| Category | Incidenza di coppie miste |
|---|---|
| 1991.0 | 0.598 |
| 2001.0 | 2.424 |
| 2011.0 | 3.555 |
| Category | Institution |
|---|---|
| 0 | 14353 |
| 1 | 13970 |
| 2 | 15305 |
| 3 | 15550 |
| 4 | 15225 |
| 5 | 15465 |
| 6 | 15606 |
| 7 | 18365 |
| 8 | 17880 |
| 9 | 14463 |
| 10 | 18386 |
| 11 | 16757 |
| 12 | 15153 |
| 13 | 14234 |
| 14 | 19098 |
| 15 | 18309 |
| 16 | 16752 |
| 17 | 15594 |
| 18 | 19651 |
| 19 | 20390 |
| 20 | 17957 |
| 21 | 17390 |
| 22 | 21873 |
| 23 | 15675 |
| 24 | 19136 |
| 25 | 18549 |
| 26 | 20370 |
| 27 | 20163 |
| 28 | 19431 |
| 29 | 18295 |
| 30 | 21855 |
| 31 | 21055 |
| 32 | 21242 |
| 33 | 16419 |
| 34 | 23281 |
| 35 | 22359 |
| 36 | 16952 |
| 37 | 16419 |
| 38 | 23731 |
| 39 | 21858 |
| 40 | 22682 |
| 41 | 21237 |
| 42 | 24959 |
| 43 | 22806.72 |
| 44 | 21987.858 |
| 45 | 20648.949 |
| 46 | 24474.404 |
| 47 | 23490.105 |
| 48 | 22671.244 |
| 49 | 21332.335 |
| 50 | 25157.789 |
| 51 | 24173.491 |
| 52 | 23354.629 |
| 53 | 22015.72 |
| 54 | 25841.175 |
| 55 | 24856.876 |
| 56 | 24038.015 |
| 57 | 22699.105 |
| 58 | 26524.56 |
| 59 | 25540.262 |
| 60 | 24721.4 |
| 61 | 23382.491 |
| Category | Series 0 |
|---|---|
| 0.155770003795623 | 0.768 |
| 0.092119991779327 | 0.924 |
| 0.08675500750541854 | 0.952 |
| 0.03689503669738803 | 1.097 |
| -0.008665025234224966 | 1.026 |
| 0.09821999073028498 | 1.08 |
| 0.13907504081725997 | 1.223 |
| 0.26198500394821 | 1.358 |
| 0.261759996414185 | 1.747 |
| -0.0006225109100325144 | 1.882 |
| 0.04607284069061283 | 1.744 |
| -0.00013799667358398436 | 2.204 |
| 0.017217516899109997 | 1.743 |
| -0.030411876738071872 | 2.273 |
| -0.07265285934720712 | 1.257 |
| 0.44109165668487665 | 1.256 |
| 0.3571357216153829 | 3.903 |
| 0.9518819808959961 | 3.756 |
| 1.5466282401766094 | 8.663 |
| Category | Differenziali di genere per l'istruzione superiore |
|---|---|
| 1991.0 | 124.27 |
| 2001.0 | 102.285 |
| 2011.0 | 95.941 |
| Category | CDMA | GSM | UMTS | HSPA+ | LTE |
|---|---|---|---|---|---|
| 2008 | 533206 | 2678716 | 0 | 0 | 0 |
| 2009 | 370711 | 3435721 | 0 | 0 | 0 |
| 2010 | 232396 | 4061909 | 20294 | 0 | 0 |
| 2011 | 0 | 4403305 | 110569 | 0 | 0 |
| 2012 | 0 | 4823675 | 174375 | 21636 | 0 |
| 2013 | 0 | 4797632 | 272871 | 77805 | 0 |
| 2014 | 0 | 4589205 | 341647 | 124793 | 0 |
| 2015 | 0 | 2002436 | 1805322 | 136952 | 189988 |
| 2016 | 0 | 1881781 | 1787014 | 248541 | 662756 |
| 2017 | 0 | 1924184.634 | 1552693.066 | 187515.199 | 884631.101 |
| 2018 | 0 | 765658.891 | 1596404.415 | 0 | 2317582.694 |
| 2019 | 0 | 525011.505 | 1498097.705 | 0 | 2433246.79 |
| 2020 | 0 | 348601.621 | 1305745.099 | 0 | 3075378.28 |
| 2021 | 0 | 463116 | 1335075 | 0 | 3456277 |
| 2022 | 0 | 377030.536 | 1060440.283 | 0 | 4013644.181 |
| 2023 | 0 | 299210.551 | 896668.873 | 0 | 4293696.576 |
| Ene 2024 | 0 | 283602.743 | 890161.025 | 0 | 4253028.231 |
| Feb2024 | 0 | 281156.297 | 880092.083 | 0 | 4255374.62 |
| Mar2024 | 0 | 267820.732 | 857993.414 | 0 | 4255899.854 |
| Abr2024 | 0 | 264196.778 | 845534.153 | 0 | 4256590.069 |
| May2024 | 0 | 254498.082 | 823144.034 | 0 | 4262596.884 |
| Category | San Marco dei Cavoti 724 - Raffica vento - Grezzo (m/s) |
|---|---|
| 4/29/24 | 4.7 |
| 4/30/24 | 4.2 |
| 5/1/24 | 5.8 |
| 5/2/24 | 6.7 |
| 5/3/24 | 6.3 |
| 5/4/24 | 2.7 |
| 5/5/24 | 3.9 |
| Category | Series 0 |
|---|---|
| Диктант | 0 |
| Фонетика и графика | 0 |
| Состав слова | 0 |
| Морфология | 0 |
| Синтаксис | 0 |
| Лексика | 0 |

...

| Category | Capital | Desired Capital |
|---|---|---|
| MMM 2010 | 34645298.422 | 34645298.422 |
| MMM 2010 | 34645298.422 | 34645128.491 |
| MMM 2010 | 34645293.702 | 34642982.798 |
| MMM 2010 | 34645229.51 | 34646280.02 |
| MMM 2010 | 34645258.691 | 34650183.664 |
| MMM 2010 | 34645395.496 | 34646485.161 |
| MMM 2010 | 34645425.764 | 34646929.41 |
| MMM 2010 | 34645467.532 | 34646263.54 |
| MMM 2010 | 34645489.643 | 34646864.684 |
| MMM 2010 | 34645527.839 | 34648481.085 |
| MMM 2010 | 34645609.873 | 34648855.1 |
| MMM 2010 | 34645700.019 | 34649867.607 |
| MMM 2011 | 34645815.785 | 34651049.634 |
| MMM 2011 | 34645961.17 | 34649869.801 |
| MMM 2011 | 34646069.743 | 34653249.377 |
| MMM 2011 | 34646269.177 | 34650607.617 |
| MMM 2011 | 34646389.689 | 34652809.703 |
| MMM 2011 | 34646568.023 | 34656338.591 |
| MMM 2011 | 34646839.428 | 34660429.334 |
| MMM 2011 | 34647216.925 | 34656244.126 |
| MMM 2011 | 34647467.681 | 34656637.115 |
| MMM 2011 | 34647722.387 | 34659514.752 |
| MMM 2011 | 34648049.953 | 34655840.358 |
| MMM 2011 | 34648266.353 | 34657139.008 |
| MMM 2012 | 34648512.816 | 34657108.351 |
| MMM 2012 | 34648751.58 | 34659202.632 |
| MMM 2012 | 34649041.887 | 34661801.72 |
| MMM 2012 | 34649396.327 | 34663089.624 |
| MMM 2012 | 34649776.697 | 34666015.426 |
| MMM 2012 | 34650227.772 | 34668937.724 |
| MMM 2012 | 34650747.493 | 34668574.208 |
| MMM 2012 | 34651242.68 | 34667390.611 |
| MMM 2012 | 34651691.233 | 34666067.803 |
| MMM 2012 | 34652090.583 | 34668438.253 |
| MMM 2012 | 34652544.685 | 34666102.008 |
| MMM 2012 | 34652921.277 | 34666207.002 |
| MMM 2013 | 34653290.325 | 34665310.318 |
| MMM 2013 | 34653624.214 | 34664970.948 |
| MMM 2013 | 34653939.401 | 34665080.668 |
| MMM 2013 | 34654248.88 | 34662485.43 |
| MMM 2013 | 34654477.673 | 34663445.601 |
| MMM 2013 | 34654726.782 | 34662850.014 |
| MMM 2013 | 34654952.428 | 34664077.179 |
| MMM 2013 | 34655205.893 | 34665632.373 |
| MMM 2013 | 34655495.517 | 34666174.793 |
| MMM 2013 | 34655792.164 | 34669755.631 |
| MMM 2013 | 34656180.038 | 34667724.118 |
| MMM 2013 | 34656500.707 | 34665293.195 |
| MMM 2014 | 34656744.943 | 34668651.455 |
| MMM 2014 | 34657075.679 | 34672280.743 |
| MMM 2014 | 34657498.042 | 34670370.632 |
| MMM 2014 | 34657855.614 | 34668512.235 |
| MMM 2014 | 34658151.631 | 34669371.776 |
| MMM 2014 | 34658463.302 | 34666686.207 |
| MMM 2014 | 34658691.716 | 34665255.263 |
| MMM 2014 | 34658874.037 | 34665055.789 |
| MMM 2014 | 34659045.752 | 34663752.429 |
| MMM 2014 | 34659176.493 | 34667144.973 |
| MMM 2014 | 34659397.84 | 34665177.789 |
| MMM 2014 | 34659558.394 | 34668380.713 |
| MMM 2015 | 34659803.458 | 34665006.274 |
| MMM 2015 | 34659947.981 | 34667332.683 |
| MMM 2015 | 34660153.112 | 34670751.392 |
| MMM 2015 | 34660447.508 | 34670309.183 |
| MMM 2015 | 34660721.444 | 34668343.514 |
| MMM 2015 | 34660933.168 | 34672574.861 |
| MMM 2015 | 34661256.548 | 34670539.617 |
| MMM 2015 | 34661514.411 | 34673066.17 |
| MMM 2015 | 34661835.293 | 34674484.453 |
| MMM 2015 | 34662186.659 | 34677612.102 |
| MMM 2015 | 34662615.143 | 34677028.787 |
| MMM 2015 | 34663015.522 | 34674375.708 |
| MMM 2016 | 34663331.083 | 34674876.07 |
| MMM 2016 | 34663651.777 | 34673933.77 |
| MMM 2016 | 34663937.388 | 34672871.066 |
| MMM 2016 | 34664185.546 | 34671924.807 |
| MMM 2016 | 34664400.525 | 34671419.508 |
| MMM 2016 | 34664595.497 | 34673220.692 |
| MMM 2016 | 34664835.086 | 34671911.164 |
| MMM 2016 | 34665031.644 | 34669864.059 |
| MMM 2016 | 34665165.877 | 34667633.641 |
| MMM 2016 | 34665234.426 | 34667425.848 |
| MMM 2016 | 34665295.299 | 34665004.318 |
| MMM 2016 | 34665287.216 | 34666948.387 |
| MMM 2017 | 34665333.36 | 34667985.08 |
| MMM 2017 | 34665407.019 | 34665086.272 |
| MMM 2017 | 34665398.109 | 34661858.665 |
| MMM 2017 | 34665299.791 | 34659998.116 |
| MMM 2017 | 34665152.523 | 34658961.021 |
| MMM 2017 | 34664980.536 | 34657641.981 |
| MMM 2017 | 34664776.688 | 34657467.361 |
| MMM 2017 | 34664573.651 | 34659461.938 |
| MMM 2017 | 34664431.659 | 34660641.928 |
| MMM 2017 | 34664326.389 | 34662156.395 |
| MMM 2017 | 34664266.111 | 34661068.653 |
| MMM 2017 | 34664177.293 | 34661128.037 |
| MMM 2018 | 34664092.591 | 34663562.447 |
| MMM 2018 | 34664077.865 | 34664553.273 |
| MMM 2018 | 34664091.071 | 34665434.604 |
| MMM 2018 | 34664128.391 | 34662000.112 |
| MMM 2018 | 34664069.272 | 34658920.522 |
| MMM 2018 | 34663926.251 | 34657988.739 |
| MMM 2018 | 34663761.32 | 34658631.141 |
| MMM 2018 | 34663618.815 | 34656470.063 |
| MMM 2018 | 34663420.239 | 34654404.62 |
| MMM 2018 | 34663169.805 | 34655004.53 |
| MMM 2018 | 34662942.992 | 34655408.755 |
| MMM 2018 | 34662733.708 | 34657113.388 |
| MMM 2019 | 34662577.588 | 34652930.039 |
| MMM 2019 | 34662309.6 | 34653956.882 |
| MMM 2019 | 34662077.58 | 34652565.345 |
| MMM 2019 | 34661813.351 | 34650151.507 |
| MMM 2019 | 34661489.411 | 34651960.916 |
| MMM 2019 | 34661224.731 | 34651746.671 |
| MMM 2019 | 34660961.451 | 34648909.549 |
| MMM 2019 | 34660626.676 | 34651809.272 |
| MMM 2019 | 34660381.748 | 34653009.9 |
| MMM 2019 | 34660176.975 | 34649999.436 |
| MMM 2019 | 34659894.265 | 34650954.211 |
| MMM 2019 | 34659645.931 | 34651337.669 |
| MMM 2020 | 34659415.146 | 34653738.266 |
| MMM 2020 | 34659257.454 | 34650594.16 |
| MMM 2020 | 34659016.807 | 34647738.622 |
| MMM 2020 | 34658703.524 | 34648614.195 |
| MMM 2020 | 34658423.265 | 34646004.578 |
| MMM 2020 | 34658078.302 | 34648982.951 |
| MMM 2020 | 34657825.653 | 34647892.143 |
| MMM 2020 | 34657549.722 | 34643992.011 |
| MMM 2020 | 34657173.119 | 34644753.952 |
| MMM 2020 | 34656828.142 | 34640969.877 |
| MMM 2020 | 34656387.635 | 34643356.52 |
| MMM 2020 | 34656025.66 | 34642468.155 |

--

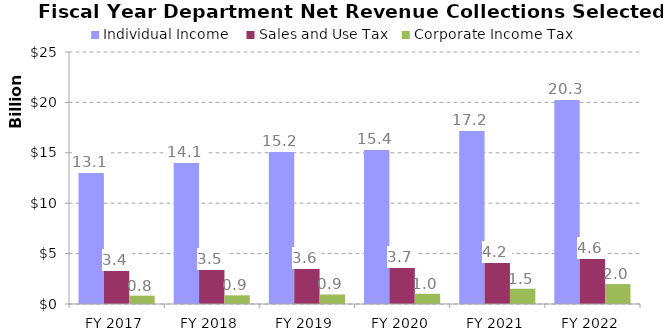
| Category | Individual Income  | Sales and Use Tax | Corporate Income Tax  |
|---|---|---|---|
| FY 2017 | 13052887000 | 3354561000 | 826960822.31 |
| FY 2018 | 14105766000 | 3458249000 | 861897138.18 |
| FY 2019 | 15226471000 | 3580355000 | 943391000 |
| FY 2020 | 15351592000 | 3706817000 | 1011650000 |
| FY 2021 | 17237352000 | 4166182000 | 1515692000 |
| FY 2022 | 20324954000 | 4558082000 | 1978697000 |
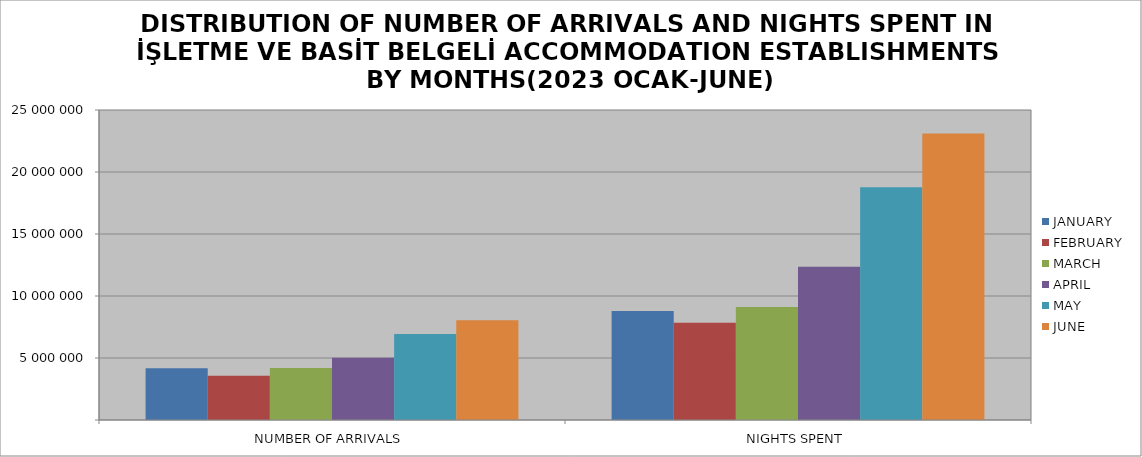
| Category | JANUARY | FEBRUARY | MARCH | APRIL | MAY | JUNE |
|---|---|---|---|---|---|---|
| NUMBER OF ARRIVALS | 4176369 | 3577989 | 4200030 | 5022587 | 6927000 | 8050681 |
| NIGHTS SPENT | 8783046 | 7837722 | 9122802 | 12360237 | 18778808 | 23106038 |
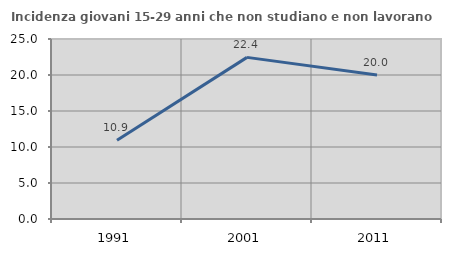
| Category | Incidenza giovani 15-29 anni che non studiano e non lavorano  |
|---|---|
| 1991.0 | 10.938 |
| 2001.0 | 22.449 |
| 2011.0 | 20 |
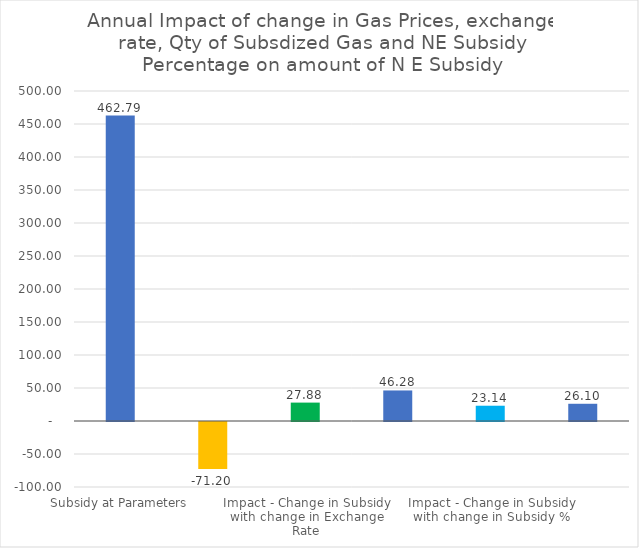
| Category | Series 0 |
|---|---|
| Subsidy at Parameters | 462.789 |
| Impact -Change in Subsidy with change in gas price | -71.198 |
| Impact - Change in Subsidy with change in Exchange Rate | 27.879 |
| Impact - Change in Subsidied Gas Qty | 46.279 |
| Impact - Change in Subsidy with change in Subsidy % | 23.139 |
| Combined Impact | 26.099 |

• Problem statement: From the material above, copy exactly the lines between the line holding "5 | 15465 |" and the line holding "61 | 23382.491 |", inclusive, and only those.

• Exercise output:
| 5 | 15465 |
| 6 | 15606 |
| 7 | 18365 |
| 8 | 17880 |
| 9 | 14463 |
| 10 | 18386 |
| 11 | 16757 |
| 12 | 15153 |
| 13 | 14234 |
| 14 | 19098 |
| 15 | 18309 |
| 16 | 16752 |
| 17 | 15594 |
| 18 | 19651 |
| 19 | 20390 |
| 20 | 17957 |
| 21 | 17390 |
| 22 | 21873 |
| 23 | 15675 |
| 24 | 19136 |
| 25 | 18549 |
| 26 | 20370 |
| 27 | 20163 |
| 28 | 19431 |
| 29 | 18295 |
| 30 | 21855 |
| 31 | 21055 |
| 32 | 21242 |
| 33 | 16419 |
| 34 | 23281 |
| 35 | 22359 |
| 36 | 16952 |
| 37 | 16419 |
| 38 | 23731 |
| 39 | 21858 |
| 40 | 22682 |
| 41 | 21237 |
| 42 | 24959 |
| 43 | 22806.72 |
| 44 | 21987.858 |
| 45 | 20648.949 |
| 46 | 24474.404 |
| 47 | 23490.105 |
| 48 | 22671.244 |
| 49 | 21332.335 |
| 50 | 25157.789 |
| 51 | 24173.491 |
| 52 | 23354.629 |
| 53 | 22015.72 |
| 54 | 25841.175 |
| 55 | 24856.876 |
| 56 | 24038.015 |
| 57 | 22699.105 |
| 58 | 26524.56 |
| 59 | 25540.262 |
| 60 | 24721.4 |
| 61 | 23382.491 |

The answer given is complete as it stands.